Forward-looking statements are subject to certain risks that could cause
actual results to differ materially from CCEP's historical experience
and present expectations or projections. As a result, undue reliance
should not be placed on forward-looking statements, which speak only as
of the date on which they are made. These risks and uncertainties
include but are not limited to those set forth in the "Risk Factors"
section of the 2017 Annual Report on Form 20-F, including the statements
under the following headings: Risks Relating to Consumer Preferences and
the Health Impact of Soft Drinks; Risks Relating to Legal and Regulatory
Intervention (such as the impact of sugar taxes being implemented in a
number of countries in 2018 and the development of regulations regarding
packaging); Risks Relating to Business Integration and Synergy Savings;
Risks Relating to Cyber and Social Engineering Attacks; Risks Relating
to the Market (such as customer consolidation); Risks Relating to
Economic and Political Conditions (such as continuing developments in
relation to the UK's exit from the EU); Risks Relating to the
Relationship with TCCC and Other Franchisors; Risks Relating to Product
Quality (such as shortages of raw materials); and Other Risks.
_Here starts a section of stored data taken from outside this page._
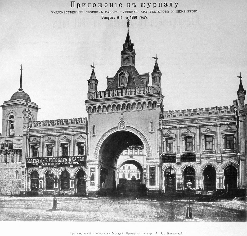 Tretyakovsky Proyezd arch, Moscow
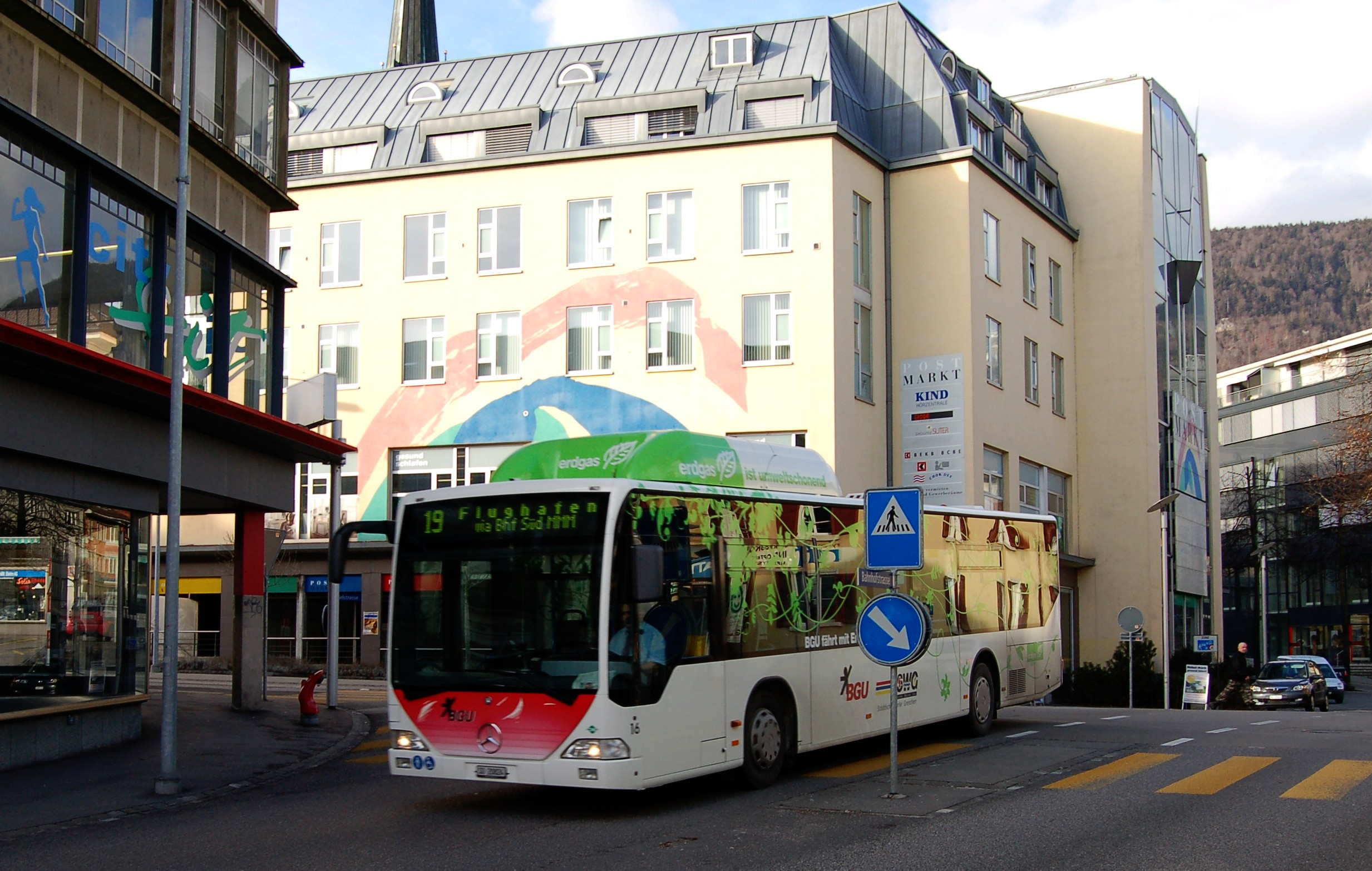 Erdgas Bus der BGU Grenchen in der Innenstadt
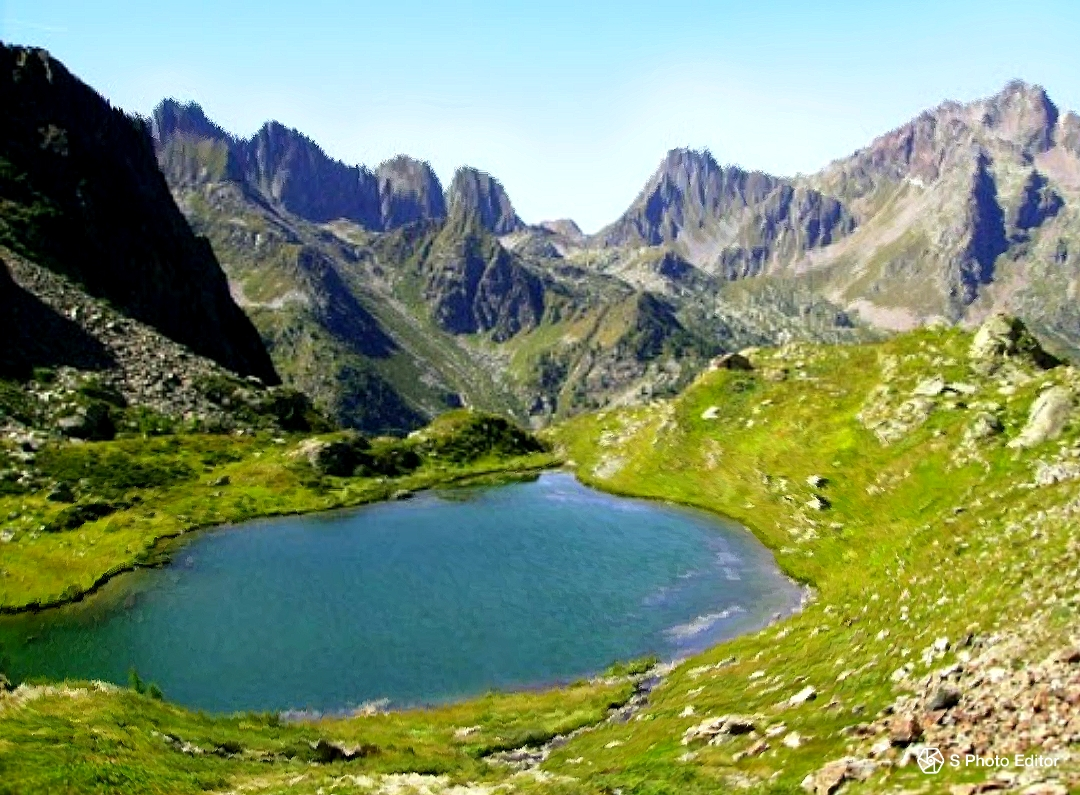 Lago a 2000 metri situato in Val Vogna
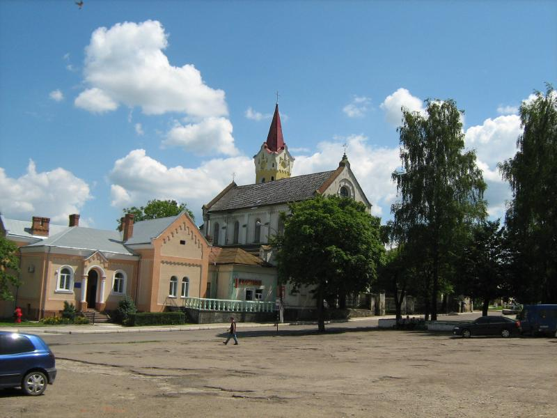 Центральная площадь г.Старый Самбор
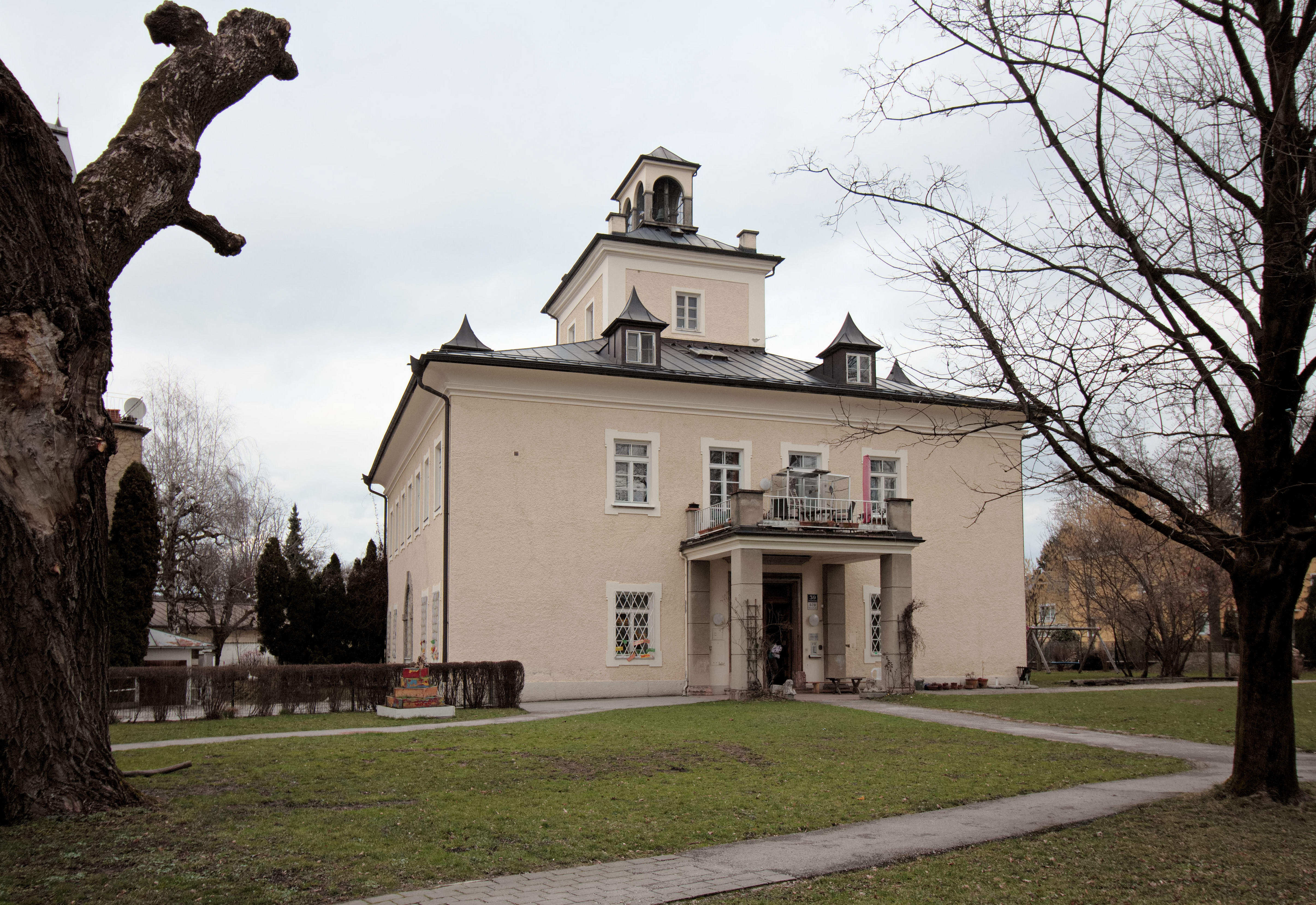 Ehemaliges Caspisschlössl in der Salzburger Elisabethstraße, jetziger Pfarrhof der Kirche Salzburg-St. Elisabeth mit Pfarrkindergarten

Due to these risks and uncertainties, CCEP's actual future results,
dividend payments, and capital and leverage ratios may differ materially
from the plans, goals, expectations and guidance set out in CCEP's
forward-looking statements. Additional risks and uncertainties that may
impact CCEP's future financial condition and performance are identified
in filings with the SEC which are available on the SEC's website at
CCEP does not undertake any obligation to publicly update or revise any
forward-looking statements, whether as a result of new information,
future events, or otherwise, except as required under applicable rules,
laws and regulations. CCEP assumes no responsibility for the accuracy
and completeness of any forward-looking statements. Any or all of the
forward-looking statements contained in this filing and in any other of
CCEP's respective public statements may prove to be incorrect.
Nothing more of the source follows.